Items from a data source
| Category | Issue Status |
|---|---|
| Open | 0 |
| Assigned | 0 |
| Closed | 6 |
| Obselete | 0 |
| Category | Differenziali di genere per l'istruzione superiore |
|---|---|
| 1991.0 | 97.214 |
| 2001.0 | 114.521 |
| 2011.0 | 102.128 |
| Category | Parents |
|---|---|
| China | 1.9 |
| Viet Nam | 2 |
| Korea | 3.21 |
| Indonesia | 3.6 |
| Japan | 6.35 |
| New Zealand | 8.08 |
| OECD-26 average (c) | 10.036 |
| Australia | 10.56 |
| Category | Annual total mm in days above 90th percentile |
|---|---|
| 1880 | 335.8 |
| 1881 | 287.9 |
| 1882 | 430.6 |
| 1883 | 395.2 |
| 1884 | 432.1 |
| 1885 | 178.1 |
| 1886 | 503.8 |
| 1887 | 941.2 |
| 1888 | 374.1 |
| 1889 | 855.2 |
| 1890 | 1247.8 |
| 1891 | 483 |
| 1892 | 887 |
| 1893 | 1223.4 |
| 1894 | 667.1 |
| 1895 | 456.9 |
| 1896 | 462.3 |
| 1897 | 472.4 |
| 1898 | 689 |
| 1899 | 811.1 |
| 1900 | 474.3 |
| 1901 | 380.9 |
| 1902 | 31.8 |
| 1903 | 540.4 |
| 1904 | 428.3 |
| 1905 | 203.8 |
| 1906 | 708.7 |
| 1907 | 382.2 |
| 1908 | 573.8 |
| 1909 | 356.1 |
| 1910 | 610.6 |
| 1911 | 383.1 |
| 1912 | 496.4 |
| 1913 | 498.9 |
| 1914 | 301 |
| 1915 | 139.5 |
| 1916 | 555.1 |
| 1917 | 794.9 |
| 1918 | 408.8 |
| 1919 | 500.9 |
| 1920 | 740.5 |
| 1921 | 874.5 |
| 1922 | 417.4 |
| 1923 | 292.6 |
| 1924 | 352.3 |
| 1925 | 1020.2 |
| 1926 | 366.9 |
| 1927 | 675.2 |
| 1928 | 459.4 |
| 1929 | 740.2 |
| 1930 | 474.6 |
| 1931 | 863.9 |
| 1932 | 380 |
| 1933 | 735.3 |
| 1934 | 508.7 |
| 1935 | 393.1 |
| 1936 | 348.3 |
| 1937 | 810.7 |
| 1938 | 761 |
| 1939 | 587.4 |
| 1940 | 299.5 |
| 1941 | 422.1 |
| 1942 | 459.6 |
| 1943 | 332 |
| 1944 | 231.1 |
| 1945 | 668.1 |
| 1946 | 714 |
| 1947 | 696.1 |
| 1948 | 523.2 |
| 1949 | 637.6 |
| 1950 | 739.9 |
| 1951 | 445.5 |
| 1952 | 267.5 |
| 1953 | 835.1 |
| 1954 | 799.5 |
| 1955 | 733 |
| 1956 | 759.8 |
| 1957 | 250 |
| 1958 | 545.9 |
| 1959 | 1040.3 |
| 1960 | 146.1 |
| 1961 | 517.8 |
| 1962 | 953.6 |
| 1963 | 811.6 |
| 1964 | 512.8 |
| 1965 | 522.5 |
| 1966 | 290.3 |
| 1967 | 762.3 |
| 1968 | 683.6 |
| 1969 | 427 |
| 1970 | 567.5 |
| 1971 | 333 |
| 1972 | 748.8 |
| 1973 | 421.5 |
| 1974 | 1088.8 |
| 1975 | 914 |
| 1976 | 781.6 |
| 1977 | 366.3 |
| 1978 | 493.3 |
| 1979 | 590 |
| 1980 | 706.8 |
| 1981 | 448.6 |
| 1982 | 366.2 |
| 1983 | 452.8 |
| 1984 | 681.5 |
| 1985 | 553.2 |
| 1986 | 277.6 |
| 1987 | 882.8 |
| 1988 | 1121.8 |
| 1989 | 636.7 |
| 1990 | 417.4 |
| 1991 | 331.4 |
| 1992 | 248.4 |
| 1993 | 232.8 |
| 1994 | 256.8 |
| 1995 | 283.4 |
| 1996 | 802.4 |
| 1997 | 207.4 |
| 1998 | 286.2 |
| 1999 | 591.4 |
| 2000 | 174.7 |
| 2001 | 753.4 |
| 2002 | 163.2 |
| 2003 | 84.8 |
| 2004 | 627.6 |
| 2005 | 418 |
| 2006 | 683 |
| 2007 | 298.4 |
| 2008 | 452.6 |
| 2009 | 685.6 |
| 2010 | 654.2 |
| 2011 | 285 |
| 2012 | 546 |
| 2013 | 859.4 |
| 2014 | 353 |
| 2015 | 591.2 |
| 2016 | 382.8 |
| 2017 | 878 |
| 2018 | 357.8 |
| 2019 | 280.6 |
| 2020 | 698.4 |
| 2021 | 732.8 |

[Exercise instructions] Each record should be repeated in full, exactly as it is written.

[The completed task]
| Category | Issue Status |
|---|---|
| Open | 0 |
| Assigned | 0 |
| Closed | 6 |
| Obselete | 0 |
| Category | Differenziali di genere per l'istruzione superiore |
|---|---|
| 1991.0 | 97.214 |
| 2001.0 | 114.521 |
| 2011.0 | 102.128 |
| Category | Parents |
|---|---|
| China | 1.9 |
| Viet Nam | 2 |
| Korea | 3.21 |
| Indonesia | 3.6 |
| Japan | 6.35 |
| New Zealand | 8.08 |
| OECD-26 average (c) | 10.036 |
| Australia | 10.56 |
| Category | Annual total mm in days above 90th percentile |
|---|---|
| 1880 | 335.8 |
| 1881 | 287.9 |
| 1882 | 430.6 |
| 1883 | 395.2 |
| 1884 | 432.1 |
| 1885 | 178.1 |
| 1886 | 503.8 |
| 1887 | 941.2 |
| 1888 | 374.1 |
| 1889 | 855.2 |
| 1890 | 1247.8 |
| 1891 | 483 |
| 1892 | 887 |
| 1893 | 1223.4 |
| 1894 | 667.1 |
| 1895 | 456.9 |
| 1896 | 462.3 |
| 1897 | 472.4 |
| 1898 | 689 |
| 1899 | 811.1 |
| 1900 | 474.3 |
| 1901 | 380.9 |
| 1902 | 31.8 |
| 1903 | 540.4 |
| 1904 | 428.3 |
| 1905 | 203.8 |
| 1906 | 708.7 |
| 1907 | 382.2 |
| 1908 | 573.8 |
| 1909 | 356.1 |
| 1910 | 610.6 |
| 1911 | 383.1 |
| 1912 | 496.4 |
| 1913 | 498.9 |
| 1914 | 301 |
| 1915 | 139.5 |
| 1916 | 555.1 |
| 1917 | 794.9 |
| 1918 | 408.8 |
| 1919 | 500.9 |
| 1920 | 740.5 |
| 1921 | 874.5 |
| 1922 | 417.4 |
| 1923 | 292.6 |
| 1924 | 352.3 |
| 1925 | 1020.2 |
| 1926 | 366.9 |
| 1927 | 675.2 |
| 1928 | 459.4 |
| 1929 | 740.2 |
| 1930 | 474.6 |
| 1931 | 863.9 |
| 1932 | 380 |
| 1933 | 735.3 |
| 1934 | 508.7 |
| 1935 | 393.1 |
| 1936 | 348.3 |
| 1937 | 810.7 |
| 1938 | 761 |
| 1939 | 587.4 |
| 1940 | 299.5 |
| 1941 | 422.1 |
| 1942 | 459.6 |
| 1943 | 332 |
| 1944 | 231.1 |
| 1945 | 668.1 |
| 1946 | 714 |
| 1947 | 696.1 |
| 1948 | 523.2 |
| 1949 | 637.6 |
| 1950 | 739.9 |
| 1951 | 445.5 |
| 1952 | 267.5 |
| 1953 | 835.1 |
| 1954 | 799.5 |
| 1955 | 733 |
| 1956 | 759.8 |
| 1957 | 250 |
| 1958 | 545.9 |
| 1959 | 1040.3 |
| 1960 | 146.1 |
| 1961 | 517.8 |
| 1962 | 953.6 |
| 1963 | 811.6 |
| 1964 | 512.8 |
| 1965 | 522.5 |
| 1966 | 290.3 |
| 1967 | 762.3 |
| 1968 | 683.6 |
| 1969 | 427 |
| 1970 | 567.5 |
| 1971 | 333 |
| 1972 | 748.8 |
| 1973 | 421.5 |
| 1974 | 1088.8 |
| 1975 | 914 |
| 1976 | 781.6 |
| 1977 | 366.3 |
| 1978 | 493.3 |
| 1979 | 590 |
| 1980 | 706.8 |
| 1981 | 448.6 |
| 1982 | 366.2 |
| 1983 | 452.8 |
| 1984 | 681.5 |
| 1985 | 553.2 |
| 1986 | 277.6 |
| 1987 | 882.8 |
| 1988 | 1121.8 |
| 1989 | 636.7 |
| 1990 | 417.4 |
| 1991 | 331.4 |
| 1992 | 248.4 |
| 1993 | 232.8 |
| 1994 | 256.8 |
| 1995 | 283.4 |
| 1996 | 802.4 |
| 1997 | 207.4 |
| 1998 | 286.2 |
| 1999 | 591.4 |
| 2000 | 174.7 |
| 2001 | 753.4 |
| 2002 | 163.2 |
| 2003 | 84.8 |
| 2004 | 627.6 |
| 2005 | 418 |
| 2006 | 683 |
| 2007 | 298.4 |
| 2008 | 452.6 |
| 2009 | 685.6 |
| 2010 | 654.2 |
| 2011 | 285 |
| 2012 | 546 |
| 2013 | 859.4 |
| 2014 | 353 |
| 2015 | 591.2 |
| 2016 | 382.8 |
| 2017 | 878 |
| 2018 | 357.8 |
| 2019 | 280.6 |
| 2020 | 698.4 |
| 2021 | 732.8 |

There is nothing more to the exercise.